3) streaming "charm and complexity" of the dual body

If you're proficient in spark streaming, you know the spark streaming and the Brotherhood framework behind it, showing the magic of spark and big data. However, in all spark programs, it is certain that spark streaming-based applications are the most prone to problems. Why? Because the data constantly flow in, it to dynamically control the flow of data, job segmentation and data processing. All of this brings great complexity.

4) Huge difference from other spark sub-frames

If you look closely, you will find that Sparkstreaming is an application based on Spark core. Unlike other sub-frameworks, such as machine learning, which applies mathematical algorithms directly above the rdd of Spark, sparkstreaming more like a general application, perceiving the data flowing in and processing it accordingly. So if you want to do spark custom development, spark streaming provides the best reference, and mastering the spark streaming is easy to develop any other program. Of course it's impossible to master sparkstreaming, but not to master spark core. Spark Core plus spark streaming is a double-edged sword with endless power.

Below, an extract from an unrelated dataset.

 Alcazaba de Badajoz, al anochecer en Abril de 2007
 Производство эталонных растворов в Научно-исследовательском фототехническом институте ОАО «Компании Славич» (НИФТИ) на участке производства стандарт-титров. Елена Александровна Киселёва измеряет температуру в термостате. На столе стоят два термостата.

We choose Sparkstreaming to start, is equal to find the key point. If you want to find the dragon, then spark streaming is where the Dragon Cave. If we find the acupoints, we can rapid. In summary, we screened, Spark streaming is our only option!

Spark Source Customization Lesson One: A thorough understanding of sparkstreaming through cases kick

Contact Us

The content source of this page is from Internet, which doesn't represent Alibaba Cloud's opinion; products and services mentioned on that page don't have any relationship with Alibaba Cloud. If the content of the page makes you feel confusing, please write us an email, we will handle the problem within 5 days after receiving your email.

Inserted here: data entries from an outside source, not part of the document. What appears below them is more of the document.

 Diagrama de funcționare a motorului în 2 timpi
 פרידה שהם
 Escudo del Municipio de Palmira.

If you find any instances of plagiarism from the community, please send an email to: info-contact@alibabacloud.com and provide relevant evidence. A staff member will contact you within 5 working days.

A Free Trial That Lets You Build Big!

Start building with 50+ products and up to 12 months usage for Elastic Compute Service

  • Sales Support

    1 on 1 presale consultation

  • After-Sales Support

    24/7 Technical Support 6 Free Tickets per Quarter Faster Response

  • Alibaba Cloud offers highly flexible support services tailored to meet your exact needs.